James R. Hester^a ^*

^aAustralian Nuclear Science and Technology Organisation, Locked Bag 2001, Kirrawee DC, NSW 2232, Australia
Correspondence e-mail: [email protected]

A number of data formats in widespread use outside the XAFS community are suitable for comprehensive descriptions of XAFS experiments. The suitability of each data format for particular use cases is assessed.

Keywords: information interchange.

1. Introduction

As information cannot depend on the way in which it is arranged in a data file, it is always possible to cleanly divide a data-interchange specification into two parts: the ontology and the format. The ontology defines the scientific meanings of items found in data files. Each individual meaning is labelled for convenience with a data name. The format describes the location and arrangement of the values associated with these data names in a data file. A single ontology can therefore be used with multiple file formats, and the ontology developed for use with a particular format can be repurposed and extended for other formats.

The ontologies underlying traditional XAS data formats are simple. A format consisting of a header followed by the absorption spectrum presented in a single table is typically sufficient to capture values for all data names. Notable examples of these formats include XAFS Data Interchange (XDI) and the ICAT XAFS database input format (Asakura et al., 2018 ). However, as made clear by Sarangi (2018 ) and Trevorah et al. (2019 ), much richer metadata describing both the experiment and data-modelling process are required in order to properly process, model and assess modern XAS experiments. Recording data values described by ontologies that have been expanded to cover richer metadata requires the adoption of a more complex data format, as discussed in the next section.

A survey of possible data-transfer formats for XAS was presented by Ravel et al. (2012 ). Of the surveyed formats, only the XDI format has seen much subsequent use. A textual XAS Interchange Format (XIF) for biological XAS later outlined by Sarangi (2018 ) allows more than one table per data file and as such is more suited to a larger ontology.

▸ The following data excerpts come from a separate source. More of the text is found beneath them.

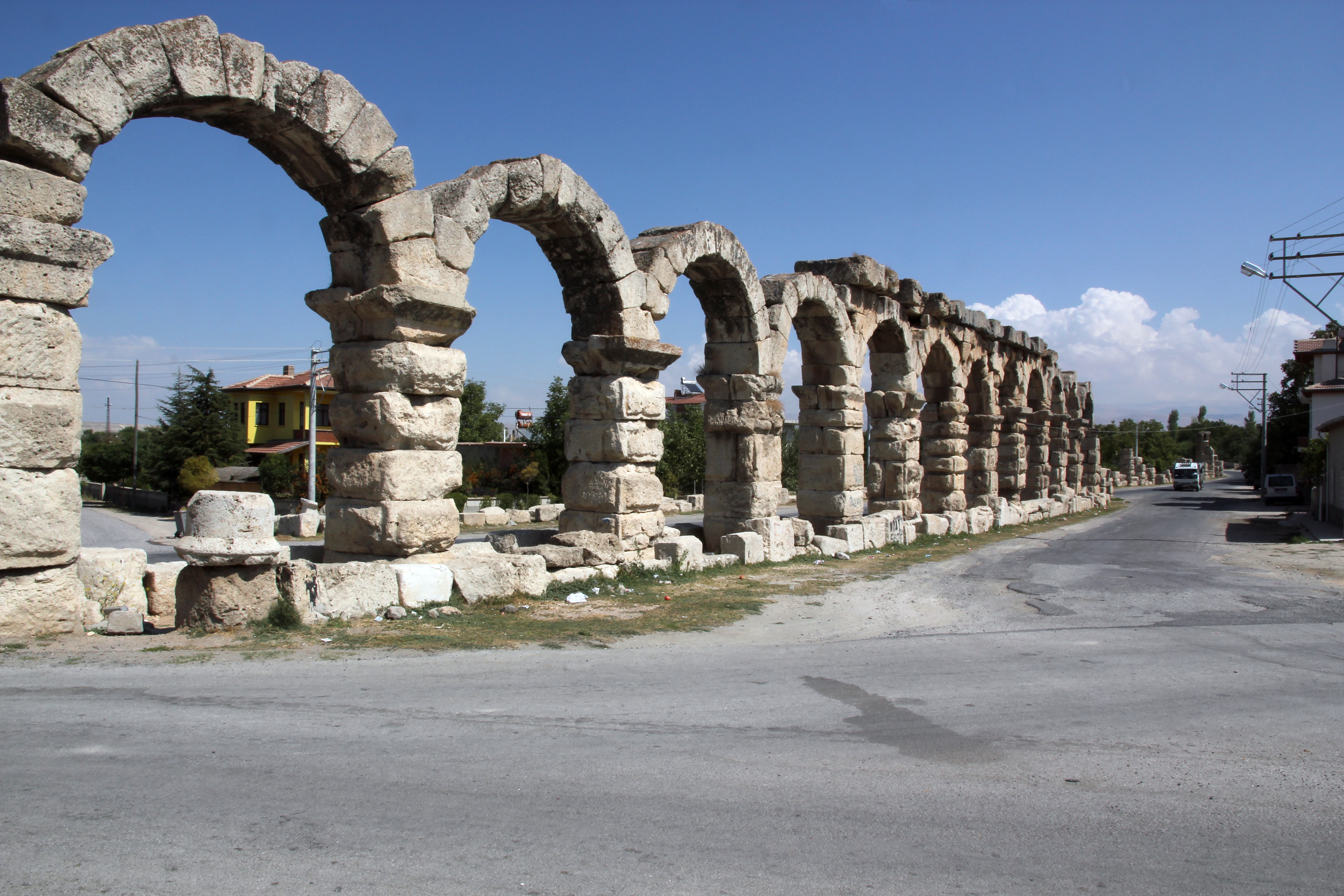 Tyana, römische Ruinen in Kemerhisar, Zentraltürkei, Aquädukt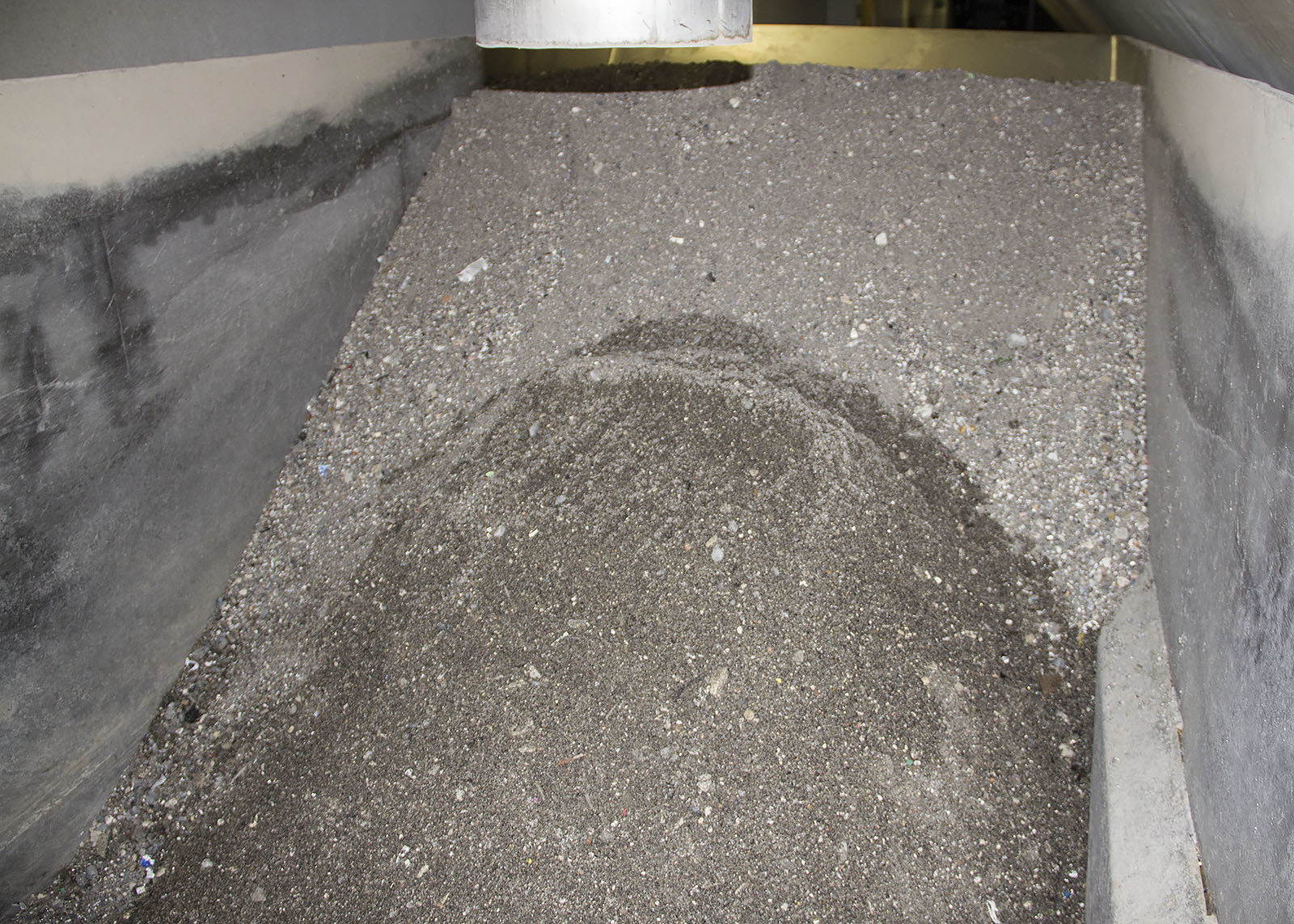 Sand und feiner Kies in der Sandwaschanlage der ARA Worblental in Worblaufen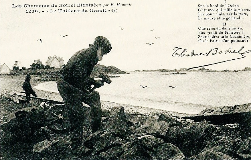 Tailleur de granite sur les bords de l'Aven (carte postale illustrant une chanson de Théodore Botrel).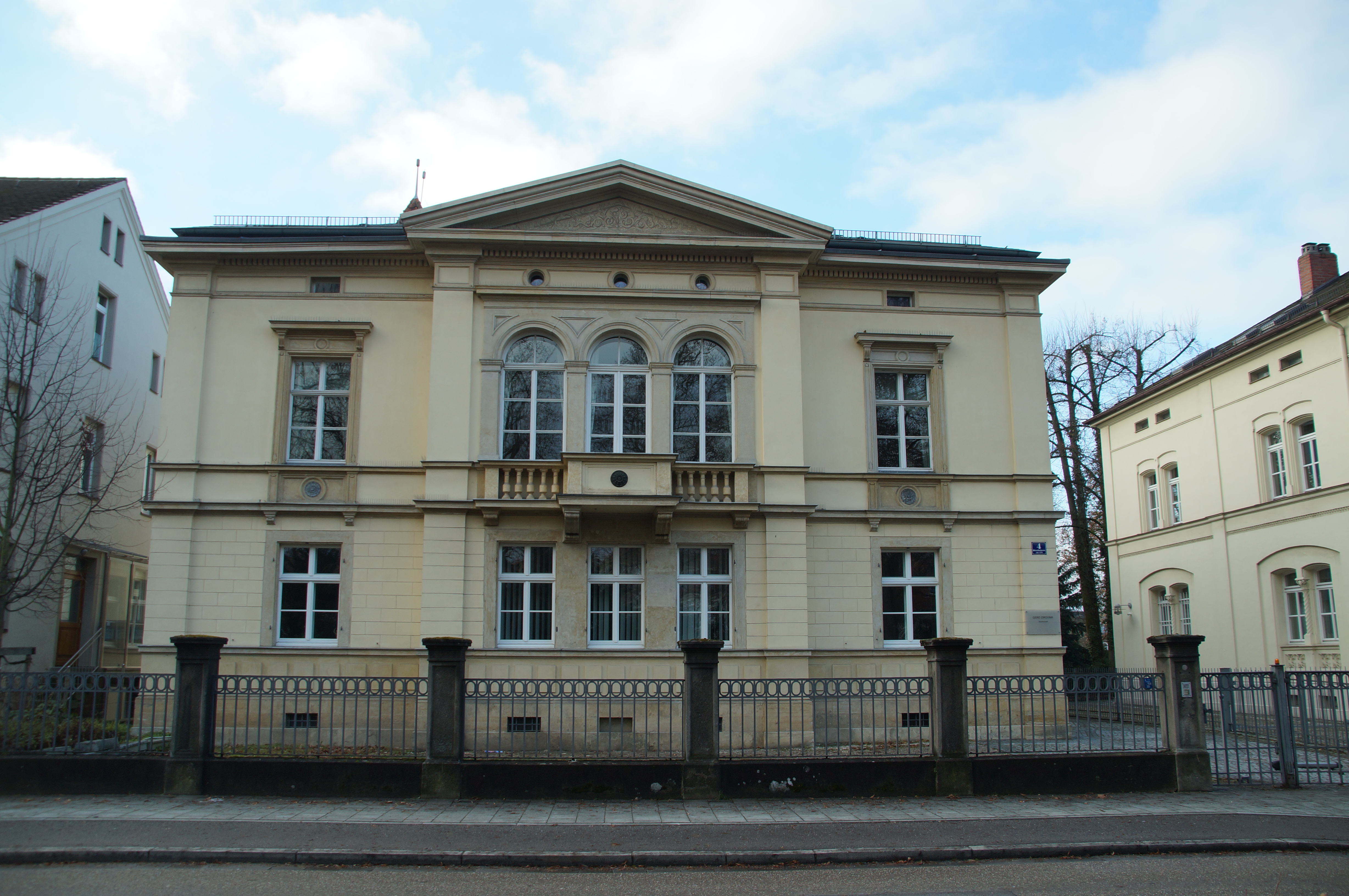 Villa, zweigeschossiger Walmdachbau mit Kniestock, Mittelrisalit und Eckpilastern, Fassadengliederungen Neurenaissance, 1863 This is a photograph of an architectural monument.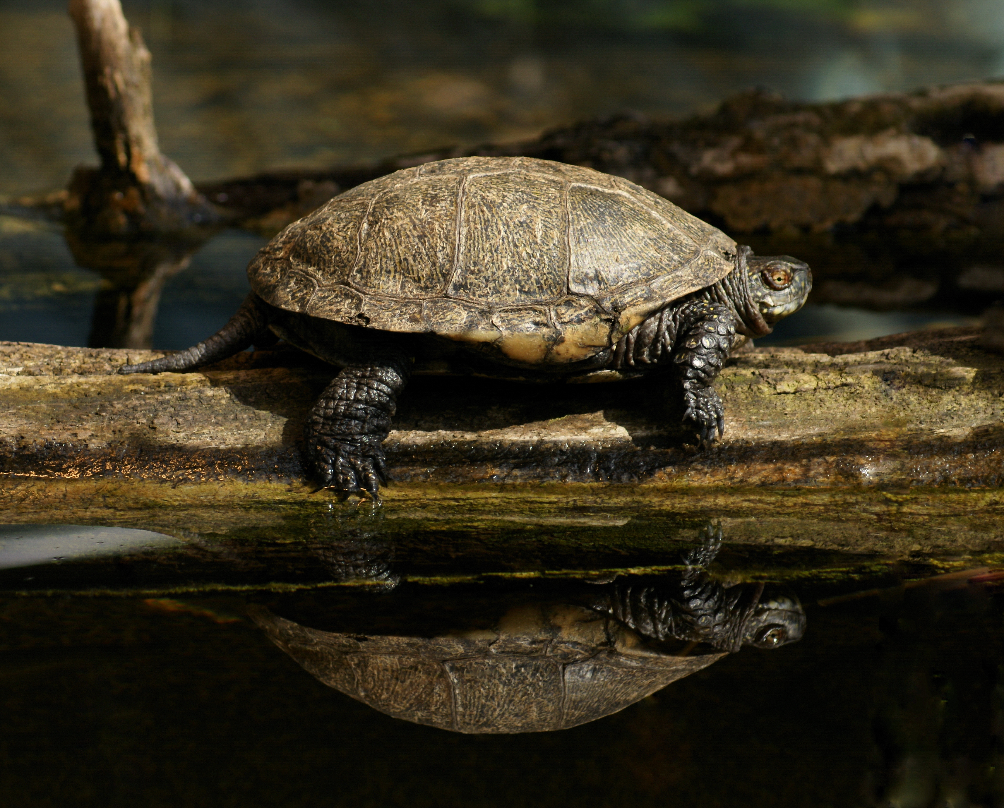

The following sections briefly assess the way in which a broad-coverage XAFS ontology might be matched to a representative sample of scientific file formats. Each file format is assessed both in terms of its suitability for a scientific ontology and according to other desirable practical features of an interchange format. The analysis below may readily be extended to the hundreds of information-interchange formats that are not covered here.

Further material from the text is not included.